The migration controller autodetects your flannel configuration, and in most cases, does not require additional configuration. If you do require special configuration, the migration tool provides the following options, which can be set as environment variables within the pod.

Configuration options Description Default
FLANNEL_NETWORK IPv4 network CIDR used by flannel for the cluster. Automatically detected
FLANNEL_DAEMONSET_NAME Name of the flannel daemon set in the kube-system namespace. kube-flannel-ds-amd64
FLANNEL_MTU MTU for the flannel VXLAN device. Automatically detected
FLANNEL_IP_MASQ Whether masquerading is enabled for outbound traffic. Automatically detected
FLANNEL_SUBNET_LEN Per-node subnet length used by flannel. 24
FLANNEL_ANNOTATION_PREFIX Value provided via the kube-annotation-prefix option to flannel. flannel.alpha.coreos.com
FLANNEL_VNI The VNI used for the flannel network. 1
FLANNEL_PORT UDP port used for VXLAN. 8472
CALICO_DAEMONSET_NAME Name of the calico daemon set in the kube-system namespace. calico-node
CNI_CONFIG_DIR Full path on the host in which to search for CNI config files. /etc/cni/net.d

Troubleshooting

Check migration status

The migration controller should run to completion. You can run the following command to view the controller’s current status.

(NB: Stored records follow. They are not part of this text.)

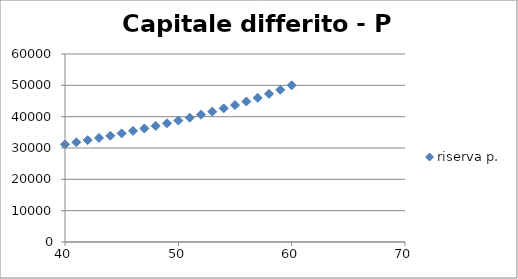
| Category | riserva p. |
|---|---|
| 40.0 | 31144.374 |
| 41.0 | 31812.149 |
| 42.0 | 32496.991 |
| 43.0 | 33200.771 |
| 44.0 | 33924.102 |
| 45.0 | 34669.777 |
| 46.0 | 35438.244 |
| 47.0 | 36229.953 |
| 48.0 | 37050.002 |
| 49.0 | 37896.812 |
| 50.0 | 38773.065 |
| 51.0 | 39681.674 |
| 52.0 | 40627.093 |
| 53.0 | 41611.108 |
| 54.0 | 42645.651 |
| 55.0 | 43719.115 |
| 56.0 | 44840.602 |
| 57.0 | 46019.262 |
| 58.0 | 47269.466 |
| 59.0 | 48589.237 |
| 60.0 | 50000 |

kubectl get pods -n kube-system -l k8s-app=flannel-migration-controller

View migration logs

View migration logs using the following command.

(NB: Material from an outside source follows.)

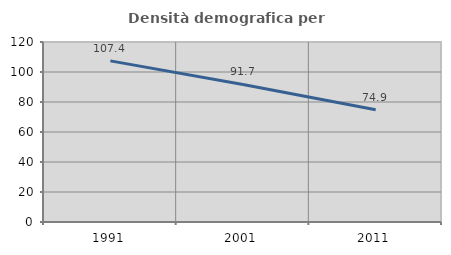
| Category | Densità demografica |
|---|---|
| 1991.0 | 107.422 |
| 2001.0 | 91.675 |
| 2011.0 | 74.898 |

kubectl logs -n kube-system -l k8s-app=flannel-migration-controller

The logs indicate if you need to take any actions.

Rollback

Migration from Calico to flannel is not supported. If you experience a problem during the migration, follow these steps.

  1. Remove the migration controller and Calico.

    kubectl delete -f https://docs.projectcalico.org/v3.10/manifests/flannel-migration/migration-job.yaml
    kubectl delete -f https://docs.projectcalico.org/v3.10/manifests/flannel-migration/calico.yaml
    
  2. Determine the nodes which have been migrated to Calico.

    kubectl get nodes -l projectcalico.org/node-network-during-migration=calico
    

Then, for each node found above, run the following commands to delete Calico.

  1. Cordon and drain the node.

    kubectl drain <node name>
    
  2. Log in to the node and remove the CNI configuration.

    rm /etc/cni/net.d/10-calico.conflist
    
  3. Reboot the node.

  4. Enable flannel on the node.

    kubectl label node <node name> projectcalico.org/node-network-during-migration=flannel --overwrite
    
  5. Uncordon the node.

    kubectl uncordon <node name>
    

Once the above steps have been completed on each node, perform the following steps.

  1. Remove the nodeSelector from the flannel daemonset.

    kubectl patch ds/kube-flannel-ds-amd64 -n kube-system -p '{"spec": {"template": {"spec": {"nodeSelector": null}}}}'
    
  2. Remove the migration label from all nodes.

    kubectl label node --all projectcalico.org/node-network-during-migration-